Crash appears to be the first of its kind for the troubled F-35 program

A U.S. Marine Corps F-35B stealth fighter was completely destroyed in a crash during training on Friday September 28, officials said. The pilot safely ejected.

The crash appears to be the first of its kind for the troubled F-35 program, marking an unfortunate moment for the most expensive plane in history.

Speaking on condition of anonymity ahead of an official announcement, a defense official told AFP that the Marine Corps F-35 had crashed outside Marine Corps Air Station Beaufort in South Carolina.
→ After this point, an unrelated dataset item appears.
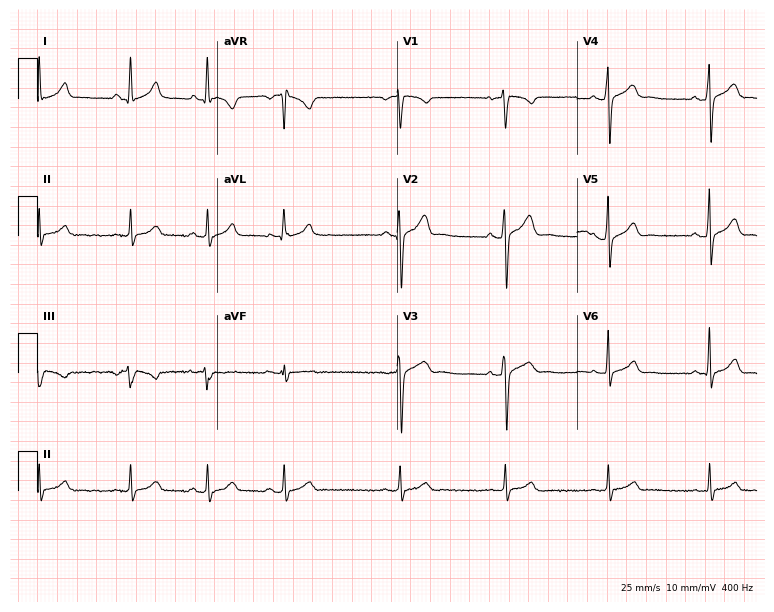
ECG (7.3-second recording at 400 Hz) — a male patient, 27 years old. Screened for six findings — first-degree AV block, right bundle branch block (RBBB), left bundle branch block (LBBB), sinus bradycardia, atrial fibrillation (AF), sinus tachycardia — none is recorded.
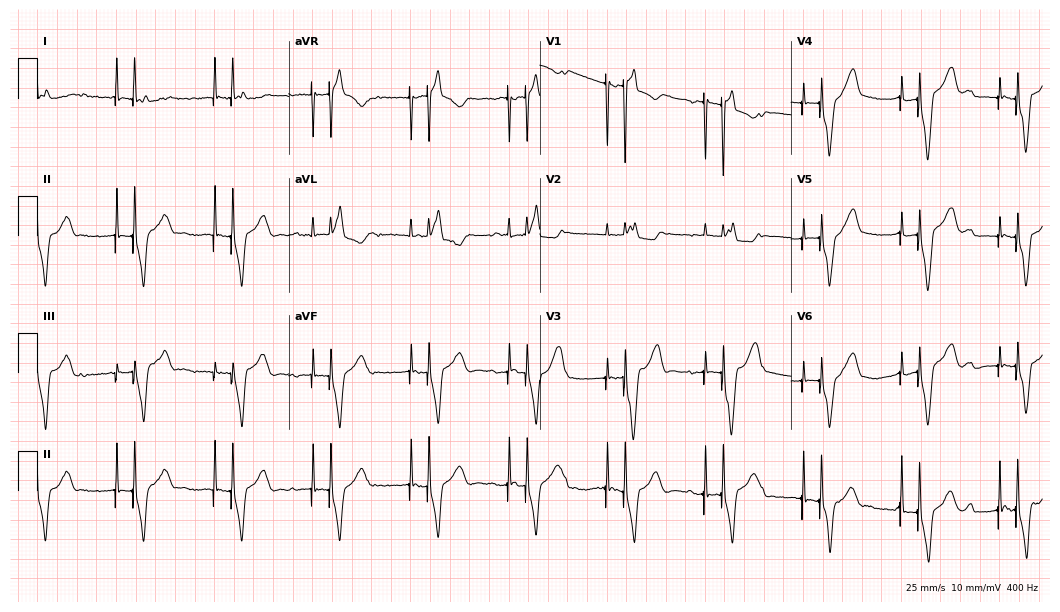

“It’s a total loss,” the official said.

The Beaufort County Sheriff’s Office said the pilot safely ejected and was being evaluated for injuries.

The U.S. Marine Corps F-35B variant is capable of taking off from a short runway and landing vertically. The Air Force and Navy have their own models.

The crash comes just one day after the U.S. military first used the F-35, which has been beset with delays and cost overruns, in combat. Multiple U.S. Marine Corps F-35s struck Taliban targets in Kandahar province, Afghanistan.

With a development program beginning in the early 1990s, the F-35 Lightning II is considered the most expensive weapons system in U.S. history, with an estimated cost of some $400 billion and a goal to produce 2,500 aircraft in the coming years.

But, once servicing and maintenance costs for the F-35 are factored in over the aircraft’s lifespan through 2070, overall program costs are expected to rise to $1.5 trillion.

Proponents tout the F-35’s stealth technology, supersonic speeds, close air support capabilities, airborne agility and a massive array of sensors giving pilots unparalleled access to information.

But the program has faced numerous delays, cost overruns and setbacks, including a mysterious engine fire in 2014 that led commanders to temporarily ground the planes.